In contrast to the Samaritan, we have the priest and the Levite, men who are leaders within the Jewish faith. They avoid what they perceive to be a potentially polluting situation because of their adherence to the rules – the ritual impurity of interacting with a potentially dead body. Or maybe they’re afraid – the road described between Jerusalem and Jericho is a steep hill with twists and turns – making it ideal for robbers to hide. What if the priest and the Levite were being set up to fall into the same trap when they helped the man in the ditch? They were not willing to take that chance, for whatever reason, whether out of adherence to the rules or fear of the same thing happening to them.

The Samaritan does not allow himself to be constricted by rules or fear. He does not think of what social convention dictates about he should interact with this person – he only sees someone in need. The Samaritan sees another person, a neighbor, someone close in proximity to him, who needs help. He is the one who has compassion, the one who shows mercy. He acts in love. He is able to put himself in the place of the person who is hurting and recognize that what is most important is his safety. He is the neighbor to the man in the ditch.    

The Lawyer recognizes that compassion is the right action – he knows that it is better to care for someone who is hurting than to avoid their pain. He tells Jesus when Jesus asks who the neighbor is “The one who showed him mercy.” The Lawyer must learn from this outsider – the one whom he would have otherwise rejected – what the love of God and neighbor truly looks like. The Samaritan’s compassion reveals something far beyond what it means to be a neighbor to someone, it reveals the humanness of those that we stereotype into the other.

But the Samaritan isn’t just a rescuer. He doesn’t just take the beaten man out of immediate danger – he makes sure that the man’s wounds are cleaned and bandaged, that he has safe lodging, and that he is cared for by the innkeeper. He will come back to check in on the man’s safety and wellbeing later in the week. The Samaritan puts himself in a position of healing, of on-going care, along with the innkeeper. He doesn’t just assume that the man in the ditch will be able to find help from others, he connects him with support and comfort. He develops a relationship with him.  It’s the difference between putting a band-aid on a deep cut and expecting it to heal, and carefully cleaning it out, getting medical assistance, and ensuring its continued care.

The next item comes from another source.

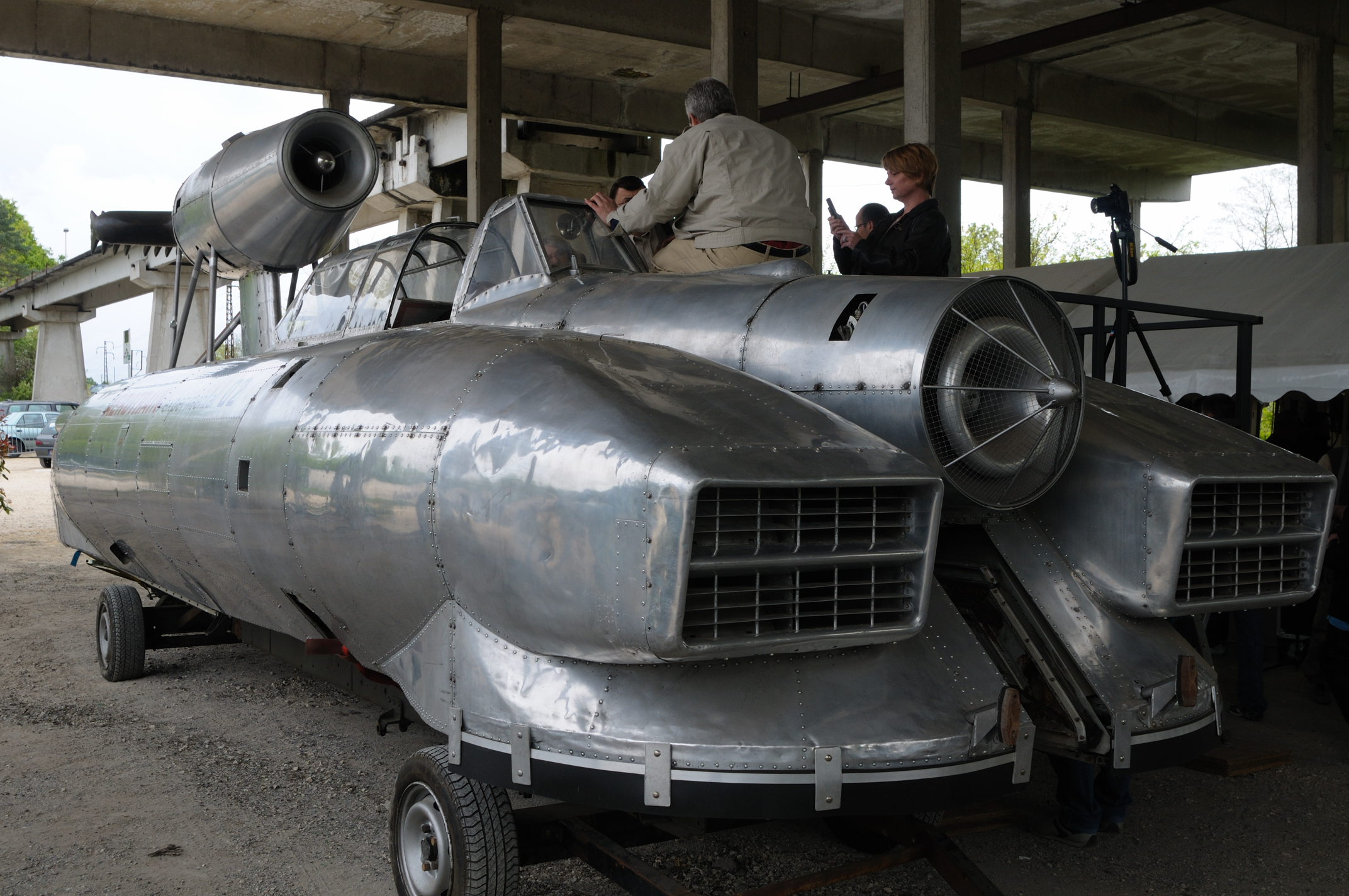 Prototype 02 de l'aérotrain conçu par Jean Bertin lors d'une exposition à Saran, Loiret, France

So where do you see yourself in this story? Are you the man in the ditch? The robbers? The priest or the Levite? The Samaritan? The innkeeper? The Lawyer?

I think we all want to be the Samaritan. We know that what the Samaritan does is what God ultimately wants us to do in the face of tragedy or injustice. We all know that inside ourselves is the capacity to love each other the way God wants us to love. But sometimes our culture, our social systems, our preconceived notions stand in our way. Don’t get me wrong, I’m not saying we can’t be the Samaritan, but in many cases we may fall short. In some cases we may be closer to the priest or the Levite. I know I am guilty of this – of occasionally seeing someone who might be in need or hurting and avoiding them because I don’t have time or I’m afraid of being taken advantage of or being made unsafe. I fail to see the people who are in need of help.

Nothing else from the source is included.